NEW YORK (MainStreet) – When you’re an employer looking to hire or fire, certain criteria are off-limits.
Under Title VII of the Civil Rights Act, it is illegal to discriminate against someone on the basis of race, color, religion, national origin or gender. Subsequent laws have prohibited discrimination based on age, sexual orientation, physical and mental disability, family status and veteran status. Together these constitute the protected classes, and federal law prohibits employers from discriminating on these criteria in hiring or firing or creating a work environment hostile to one of these groups.
There are exceptions, of course. According to the Americans With Disabilities Act, if a disability prevents you from performing the “essential functions or duties” of the job in question – say, if you’re a quadriplegic who wants to work as a welder on a skyscraper project – you’ll have a tough time arguing that the employer needs to accommodate you. But as a general rule, if you belong to one of the protected groups, employers will go out of their way to avoid the appearance of discrimination.
But such laws don’t protect the little guy – literally. Here are a few examples:
If you’re short.
A survey by the University of Pittsburgh found that tall students had starting salaries 12% higher than their shorter peers upon graduation. When such pay disparities are seen among protected groups, they often result in a lawsuit, as was the case in the massive Wal-Mart gender discrimination lawsuit just thrown out by the Supreme Court last month. But height is not a protected class on the federal level, so unless you live in Michigan – the one state that prohibits height discrimination in hiring – there’s not much you can do when you lose out on a job or promotion to a taller candidate. And while racist jokes in the workplace are likely to lead to a discrimination lawsuit for creating a hostile work environment, cracks about your height from co-workers don’t form the basis for litigation.
If you’re overweight.
Overweight Americans are similarly out of luck. The same law that makes height discrimination illegal in Michigan, the Elliott-Larsen Civil Rights Act, likewise prohibits weight discrimination, and last year a former Hooters waitress in the state filed a suit charging that she was placed on “weight probation” during her employment. But the growing number of obese Americans have no recourse on the federal level, despite numerous studies finding instances of workplace discrimination. Late last year the Equal Employment Opportunity Commission filed suit under the ADA on behalf of an obese woman on the theory that her employer perceived her to be disabled. Undoubtedly the obese workers who have lost out on jobs or been subjected to harassment at work will be watching the case closely.
If you’ve done time.
If you’ve spent time in prison and don’t want that to work against you in the hiring process, you don’t have much recourse on the federal level. With that said, some states have adopted laws limiting employers’ ability to screen applicants based on criminal background, presumably on the theory that an ex-con who can’t find a legitimate job on the outside is more likely to return to a life of crime. Massachusetts, for instance, recently changed its laws to ban employers from asking about applicants’ criminal history before an interview.

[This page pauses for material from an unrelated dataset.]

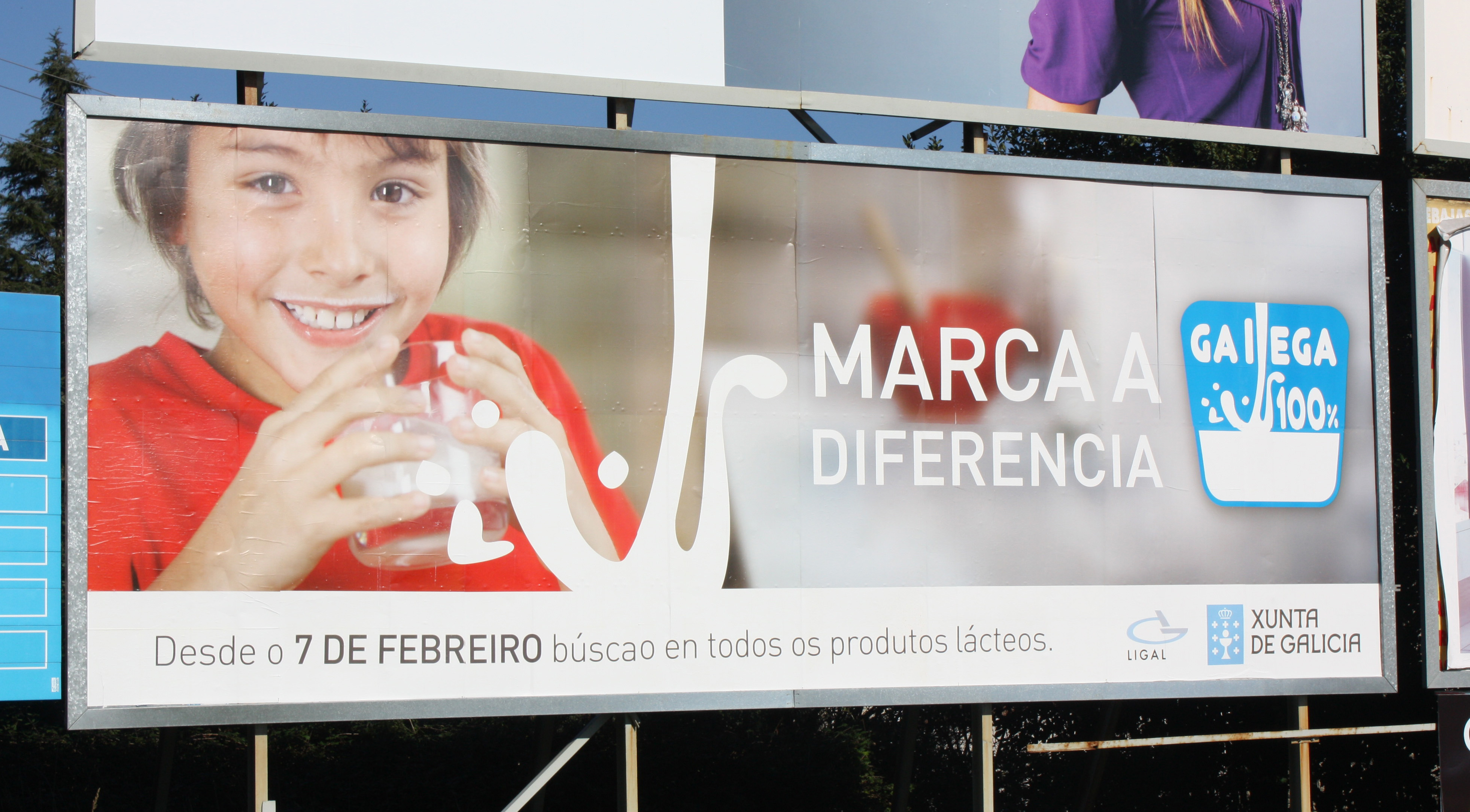 Panneau publicitaire annonçant le label "Galega 100%" pour le lait et les produits laitiers de Galice

“It isn’t a protected class per se, but they didn’t want employers to automatically screen out [people with criminal backgrounds], so they limit what you can ask on an initial application,” says Michele Randazzo, an employment lawyer with the Massachusetts law firm Kopelman and Paige PC. “That’s not to say they can’t ask about it in the interview.”
If you’re litigious.
Other types of legal history carry more protection, at least in theory. While employers may be wary of hiring someone with a history of filing discrimination lawsuits against former employers, discriminating on that basis is indeed illegal; Randazzo points to the EEOC compliance manual, which states that “An individual is protected against retaliation for participation in employment discrimination proceedings even if those proceedings involved a different entity.” As such, any company foolish enough to ask a prospective employee if he or she had previously filed such a lawsuit would expose itself to legal liability if it subsequently decided not to hire the person.

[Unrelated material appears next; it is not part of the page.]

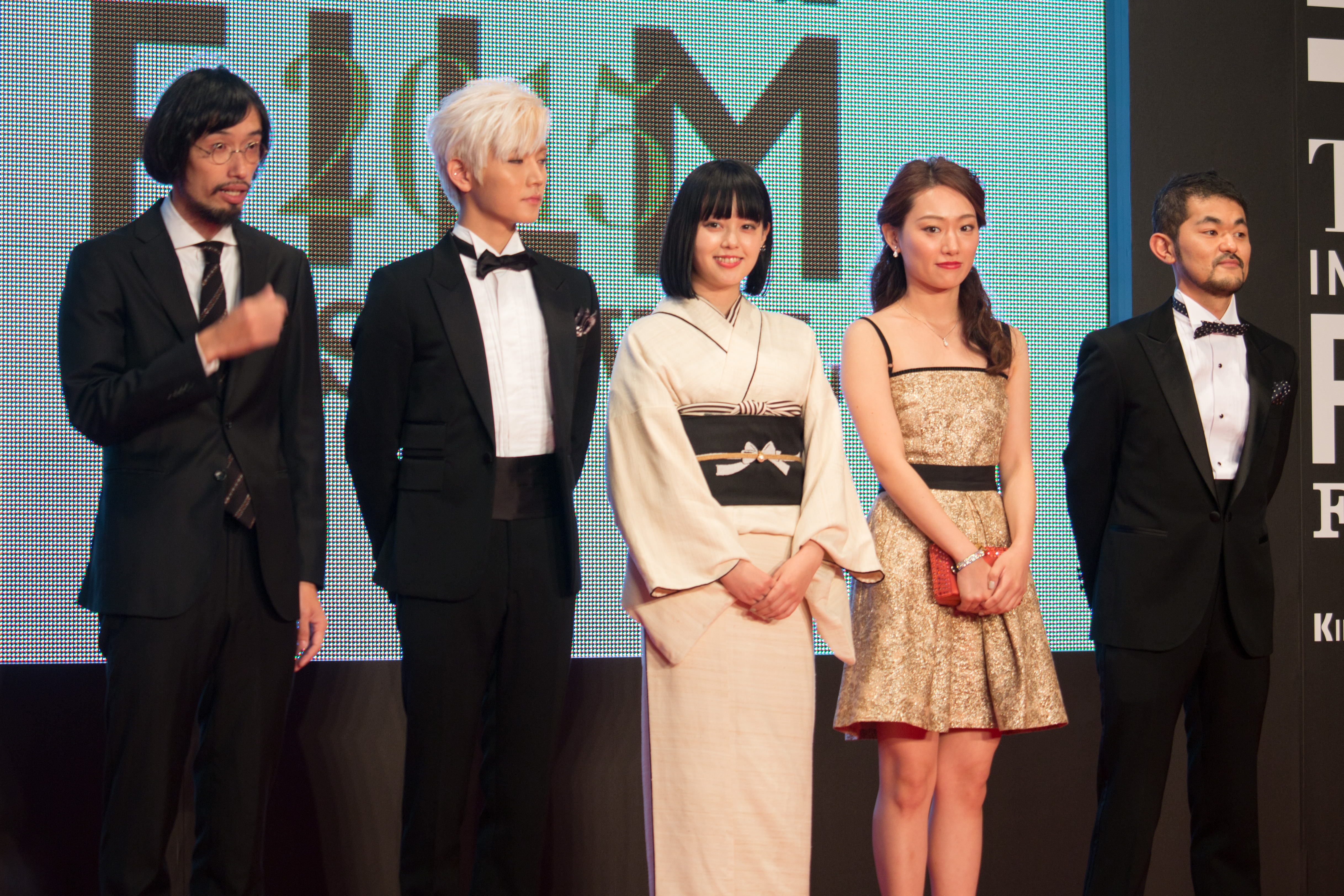 第28回 東京国際映画祭 オープニングセレモニー キャスト クルー (知らない、ふたり)

Of course, in the age of Google, finding out whether a would-be employee has a history of litigation may not require asking the employee at all, and Randazzo acknowledges the possibility that “someone who has filed a discrimination complaint against a former employer may have a hard time getting hired by another employer.”
Indeed, such gray areas are a concern even if you belong to one of the protected classes. Take age discrimination, for instance. While officially prohibited by law, companies seeking to cut costs may be less inclined to hire more “experienced” workers who would command a higher salary than someone fresh out of college. And as long as the employer doesn’t give any inkling that age (rather than salary) is the deciding factor, Randazzo says an aging worker would have a tough time proving illegal discrimination has occurred.